Prompt Optimization for AI Agents (Without Breaking Production)

Problem (the “tiny change” that cost you a week)

You tweak a prompt because the agent sounded a little off.

It looks fine in dev.

Then production happens:

tool calls per run creep up (nobody notices for a day)
latency doubles under load
the agent starts “helpfully” ignoring stop conditions
a rare edge case becomes a daily incident

Prompt optimization is real engineering work, not copywriting.
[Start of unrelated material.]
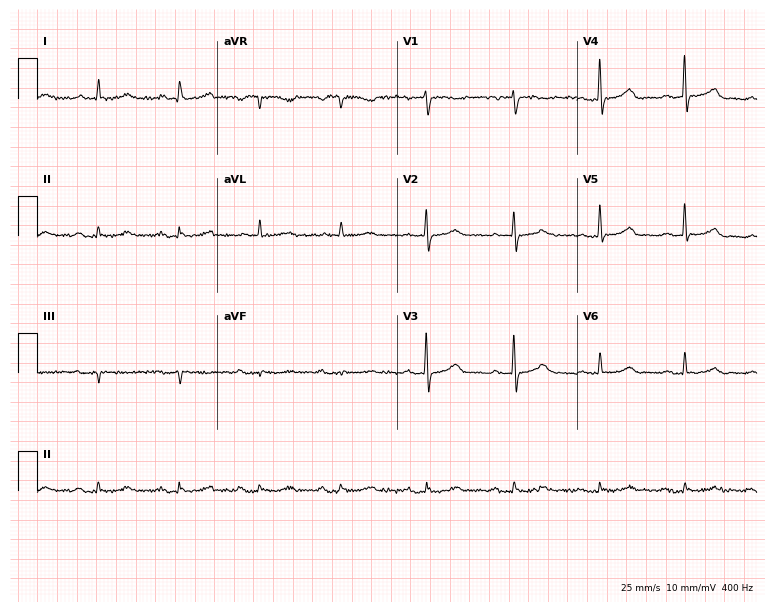
12-lead ECG from an 84-year-old female. Labelled as a normal ECG.

If you treat it like “edit text until it feels better”, you’ll ship regressions with a smile.

Why this fails in production

Prompts fail differently in prod because they’re entangled with:

tool schemas (one renamed field and the model “doesn’t understand”)
budgets (token inflation makes loops more expensive)
stop reasons (a prompt can accidentally encourage “one more try” forever)
external variance (search results drift, APIs get flaky, rate limits hit)

The uncomfortable truth: you can’t safely optimize a prompt without a harness. That harness doesn’t need to be fancy. It needs to be consistent.

Diagram: the safe prompt pipeline

Real code: version your prompts like you version code (Python + JS)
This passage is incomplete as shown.